Ne consegue che o si cambia il CCC sull’omosessualità, smettendo di dichiarare i rapporti sessuali con persone dello stesso sesso “intrinsecamente disordinati”, oppure si correggerà il tiro della presente dichiarazione, anche ascoltando – in nome della sinodalità – le voci di diverse conferenze episcopali nel mondo, come quella polacca, ungherese, kazaka, diverse africane e altre, più alcune voci di singoli pastori in Italia e in tutto il mondo, e anche l’affermazione della Chiesa ortodossa, che dichiara chiusa in seguito questa posizione della Cattolica ogni possibilità di ricongiunzione.
Ma io prima di tutto vorrei che venisse ascoltato il grido di dolore delle persone che provano attrazione verso lo stesso sesso, e che finora hanno trovato nella Chiesa l’unica voce che indicasse loro la verità. Perché io non so dove vivano quelli che lavorano alla Congregazione per la Dottrina della fede, ma nel mondo, almeno in Europa, Usa, Canada, in tutto il mondo occidentale l’omosessualità è non solo non condannata né stigmatizzata, ma anzi incoraggiata. I colossi dell’entertainment pagano dazio alla lobby mettendo almeno una coppia dello stesso sesso in ogni serie o film, altrimenti neanche ottengono l’imprimatur. Le scuole promuovono le carriere alias anche contro la legge, attivisti del mondo lgbt vengono chiamati a pontificare per insegnare a tutti che quello è l’amore vero, perché bisogna essere inclusivi (che orrore leggere quella parola anche in Fiducia supplicans, ormai l’unica opera che non usi “inclusivo” nel suo vocabolario è il Vangelo, e io due domande me le farei). Quindi, se il motivo di questa dichiarazione fosse che la Chiesa si sente in dovere di non far sentire giudicate le persone che provano attrazione verso lo stesso sesso, io vorrei dire che la Chiesa non deve farsi mettere all’angolo dal mondo, magari per paura di dispiacere, ma deve essere umilmente fiera di Cristo che sa, solo Lui, cosa è nel cuore dell’uomo, solo Lui lo sa! A giudicare le persone omosessuali è solo il loro personale dolore, è la verità intima che li fa soffrire, non lo stigma sociale. Ma quello che si aspettano dalla Chiesa è la Verità, che ci fa liberi davvero, e un incoraggiamento a proseguire nella ricerca di Dio, perseguendo la castità, come molti omosessuali cattolici fanno. Sono loro le vere vittime di Fiducia supplicans.

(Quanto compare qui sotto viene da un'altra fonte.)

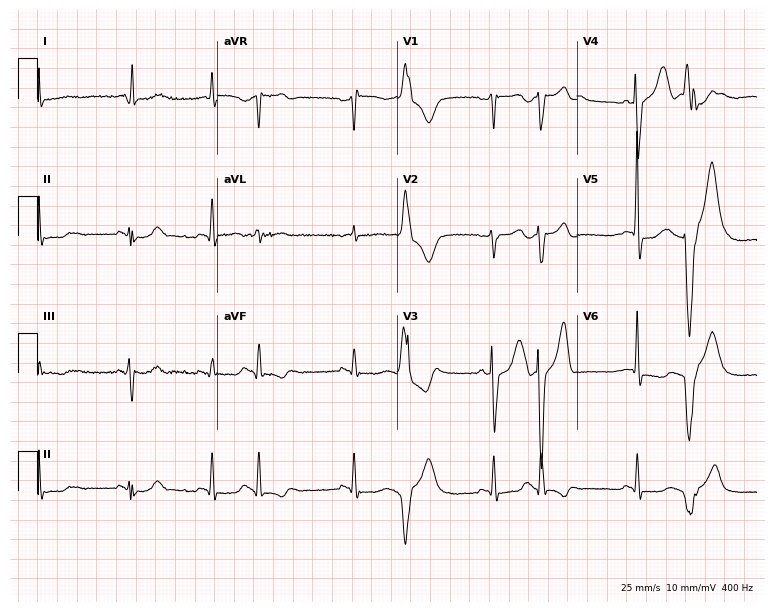
Resting 12-lead electrocardiogram (7.3-second recording at 400 Hz). Patient: a man, 80 years old. None of these six findings is recorded: first-degree AV block, right bundle branch block, left bundle branch block, sinus bradycardia, atrial fibrillation, sinus tachycardia. Only these six findings were labelled.
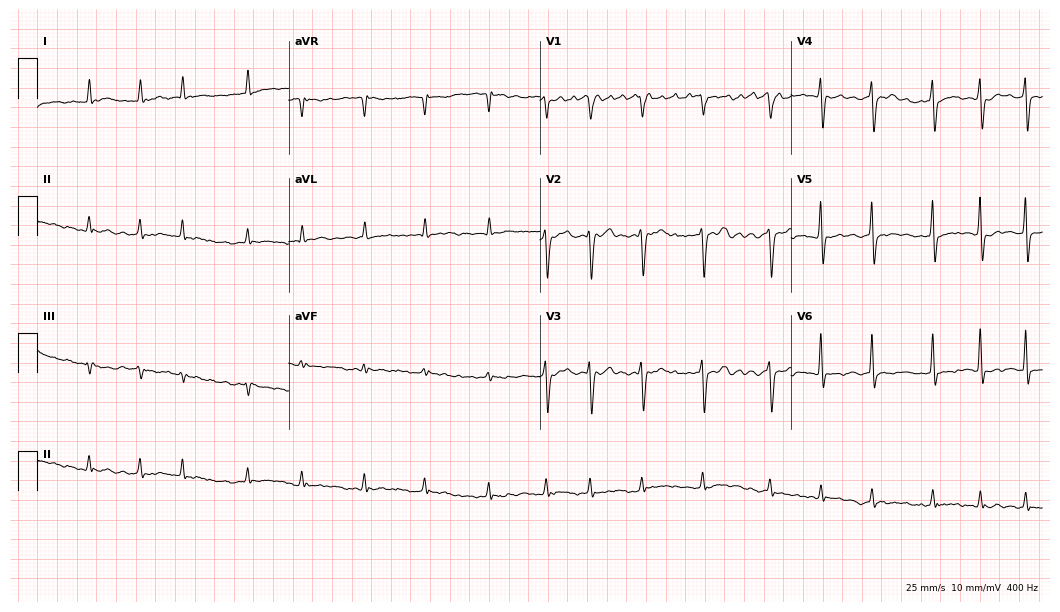
Standard 12-lead ECG recorded from an 80-year-old male patient (10.2-second recording at 400 Hz). The tracing shows atrial fibrillation.

Infine, a chi dice che si sta sempre con il Papa, rispondo che sono d’accordo. Sono pronta a morire per la Chiesa, davvero. Ma essere con il Papa significa anche esercitare la corresponsabilità dei fedeli laici e aiutare a far sì che intervenga presto una correzione del tiro che è richiesta da tante autorevoli voci di pastori nel mondo, e che non dubito avverrà presto, essendo questo un pronunciamento evidentemente provvisorio, dal momento che apre e lascia sospese troppe questioni di fondamentale importanza.